La Commissione tributaria provinciale di Torino aveva rigettato il ricorso, ritenendo insufficiente la documentazione prodotta a dimostrare che le somme versate sul conto corrente, mediante tre giroconti, provenissero dal rientro di capitali dall’estero in adesione al c.d. scudo fiscale.
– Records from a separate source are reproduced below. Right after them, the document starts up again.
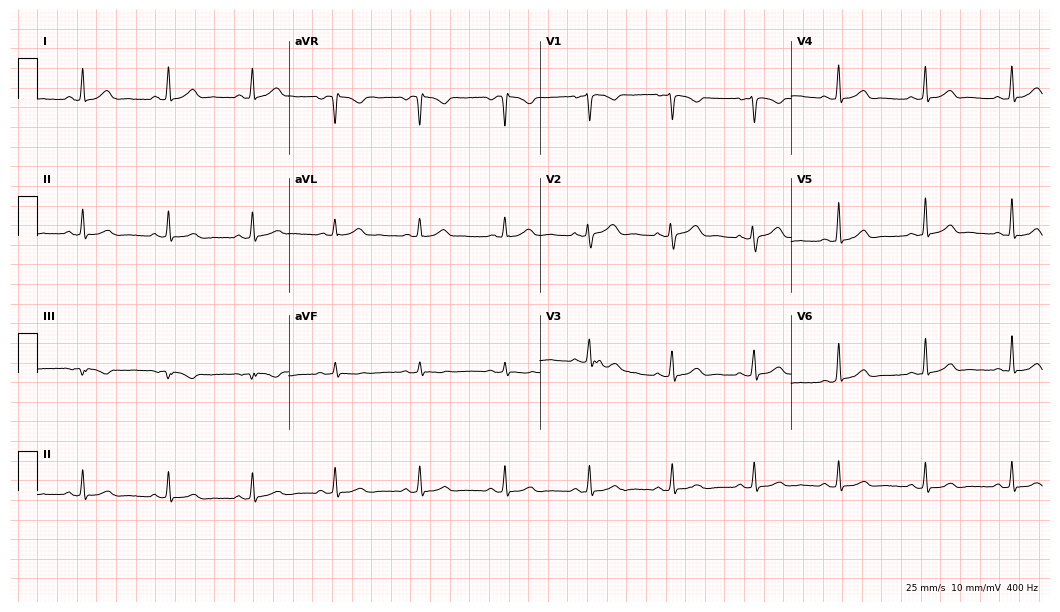
ECG — a 53-year-old female patient. Labelled as a normal ECG.
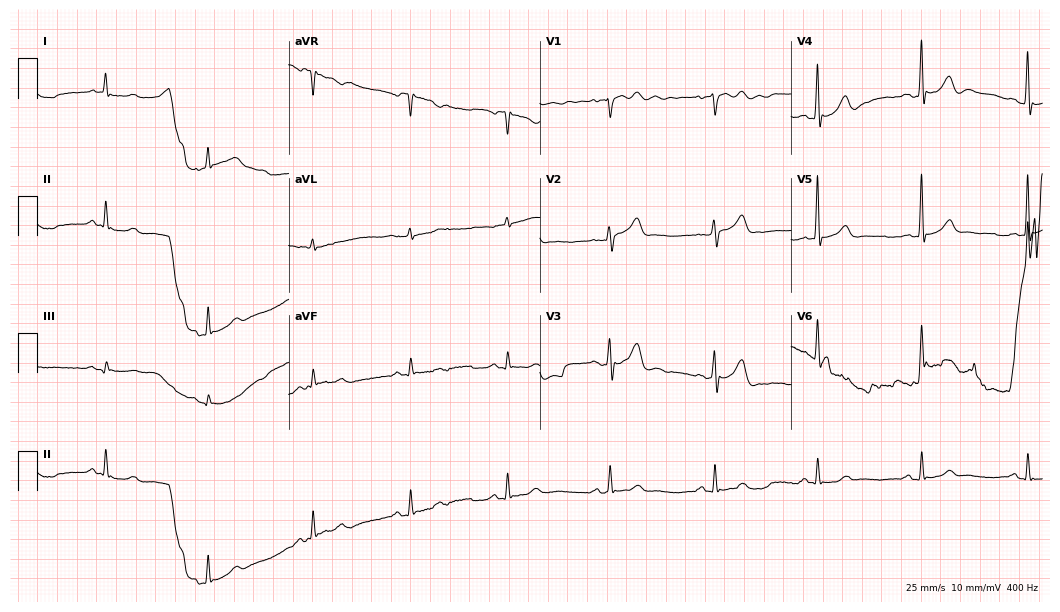
Standard 12-lead ECG recorded from a 76-year-old man (10.2-second recording at 400 Hz). Read as a normal ECG.
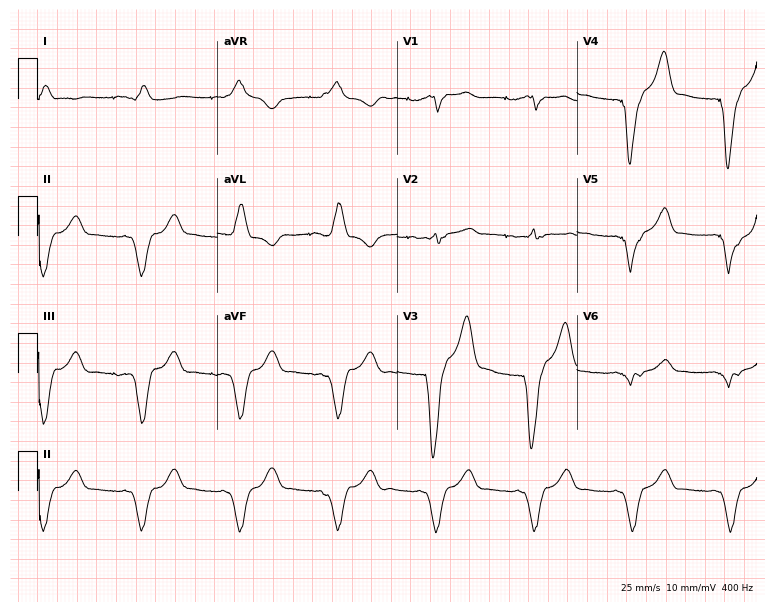
Standard 12-lead ECG recorded from a male, 39 years old. None of these six findings is recorded: first-degree AV block, right bundle branch block (RBBB), left bundle branch block (LBBB), sinus bradycardia, atrial fibrillation (AF), sinus tachycardia. Findings outside these six are not listed.
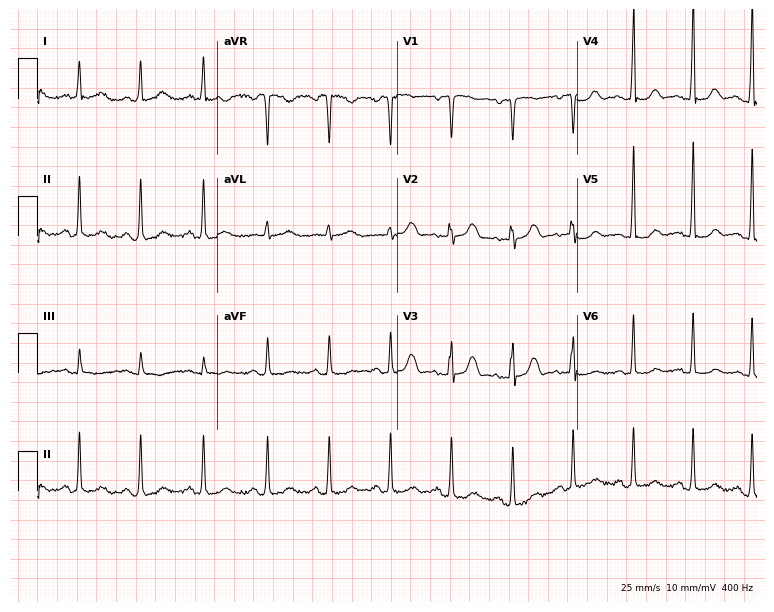
12-lead ECG from a 62-year-old female patient. Recorded interpretation: within normal limits.

L’appello proposto dal contribuente era stato respinto dalla Commissione tributaria regionale del Piemonte.
La Motivazione della Corte
La Corte di cassazione ha esaminato congiuntamente il primo e il sesto motivo, entrambi relativi al vizio di motivazione di cui all’art. 360, comma 1, n. 5, c.p.c., dichiarandoli inammissibili. Richiamando l’art. 348-ter, commi 4 e 5, c.p.c., applicabile ratione temporis, ha precisato che la disposizione preclude la deduzione del vizio di motivazione nel ricorso avverso la sentenza di appello che confermi la decisione di primo grado sulla base delle stesse ragioni di fatto. Tale disciplina si applica anche al giudizio tributario di legittimità, che non presenta connotazioni di specialità ai sensi dell’art. 62 d.lgs. n. 546/1992. Il ricorrente, infatti, non aveva dedotto né dimostrato alcuna differenza tra le due pronunce di merito, entrambe di rigetto.
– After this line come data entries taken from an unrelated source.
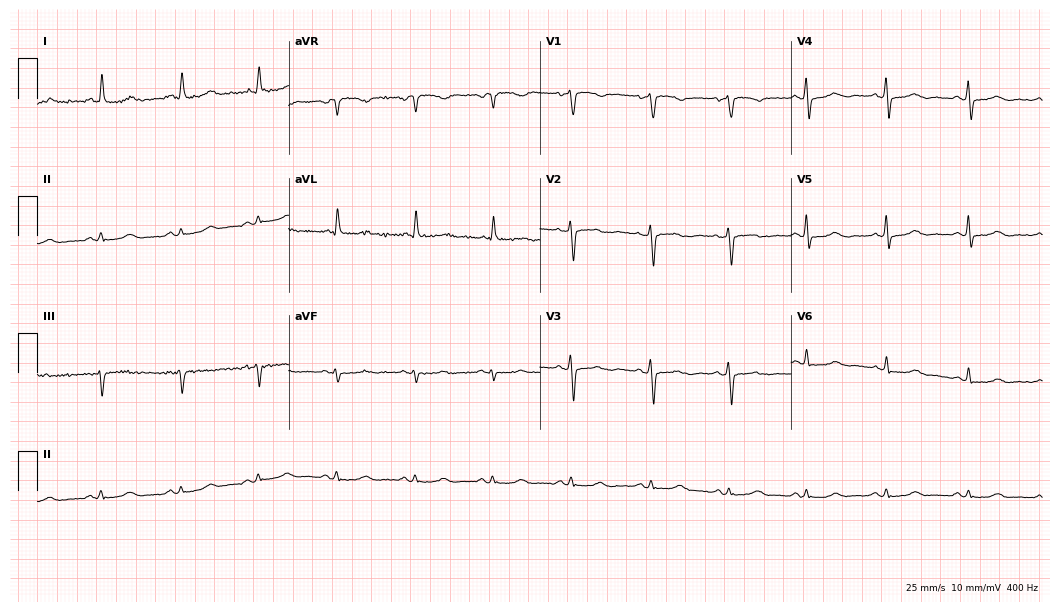
12-lead ECG from a 62-year-old female. Screened for six findings — first-degree AV block, right bundle branch block, left bundle branch block, sinus bradycardia, atrial fibrillation, sinus tachycardia — none is recorded. Other findings, if any, are not listed.
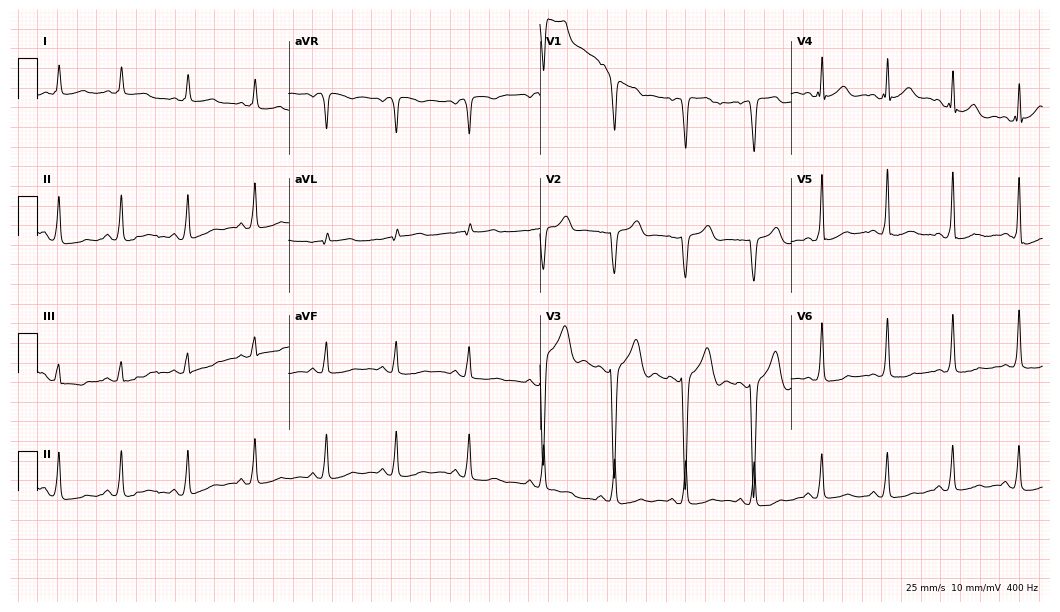
12-lead ECG from a male patient, 55 years old. No first-degree AV block, right bundle branch block, left bundle branch block, sinus bradycardia, atrial fibrillation or sinus tachycardia recorded for this tracing. Other findings, if any, are not listed.
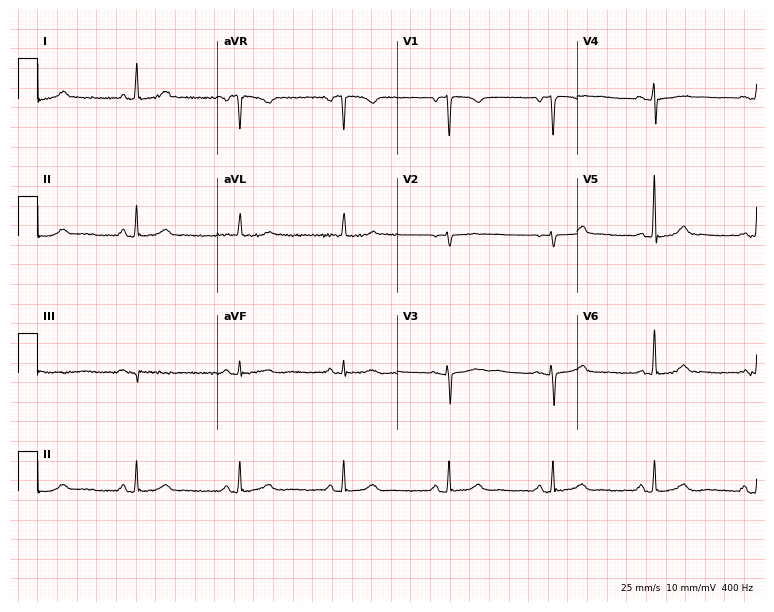
Standard 12-lead ECG recorded from a 73-year-old female. None of these six findings is recorded: first-degree AV block, right bundle branch block (RBBB), left bundle branch block (LBBB), sinus bradycardia, atrial fibrillation (AF), sinus tachycardia.
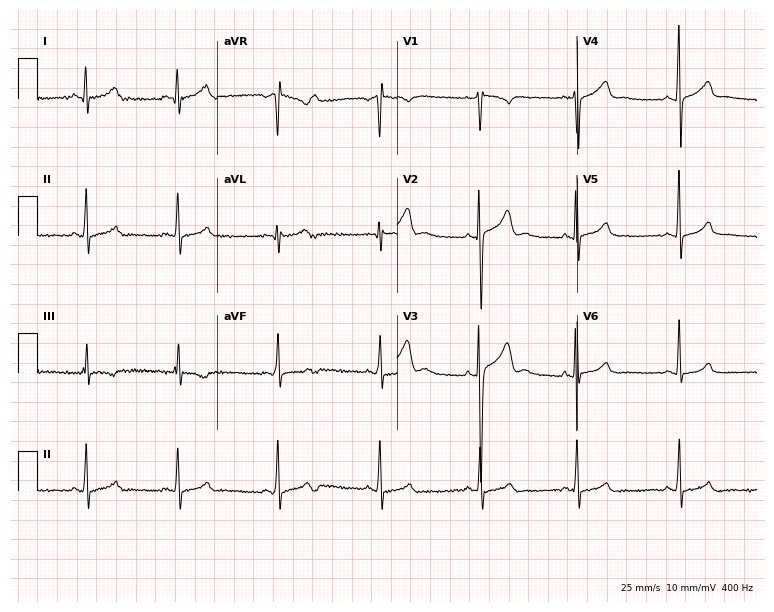
12-lead ECG (7.3-second recording at 400 Hz) from a 22-year-old man. Screened for six findings — first-degree AV block, right bundle branch block, left bundle branch block, sinus bradycardia, atrial fibrillation, sinus tachycardia — none is recorded.
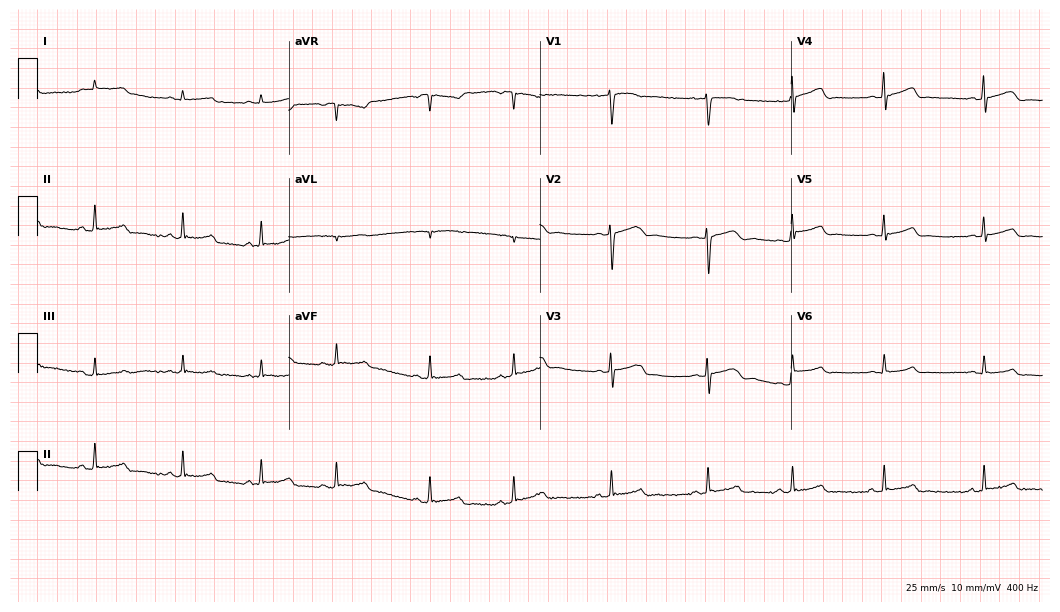
Electrocardiogram, a female patient, 19 years old. Overall reading on record: normal ECG.
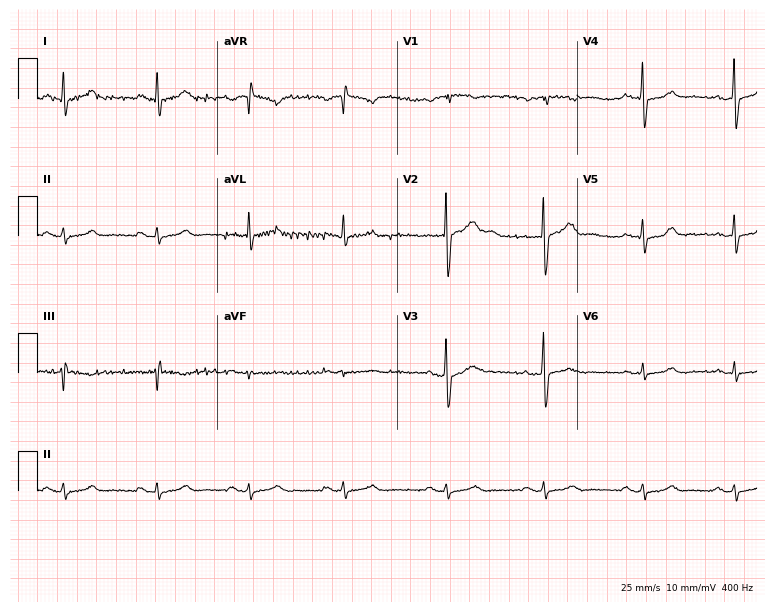
12-lead ECG (7.3-second recording at 400 Hz) from a man, 51 years old. Labelled as a normal ECG.

Quanto al secondo motivo, concernente il preteso travisamento del contenuto degli estratti conto bancari, la Corte ha chiarito che l’errore di percezione della prova documentale, qualora non abbia costituito oggetto di discussione tra le parti nei gradi di merito, trova il suo rimedio istituzionale nella revocazione per errore di fatto ex art. 395, n. 4, c.p.c., e non può essere dedotto in sede di legittimità. Ha inoltre rilevato che la CTR non aveva affatto fondato la decisione sull’errore percettivo denunciato, avendo correttamente considerato i tre giroconti come somme in entrata.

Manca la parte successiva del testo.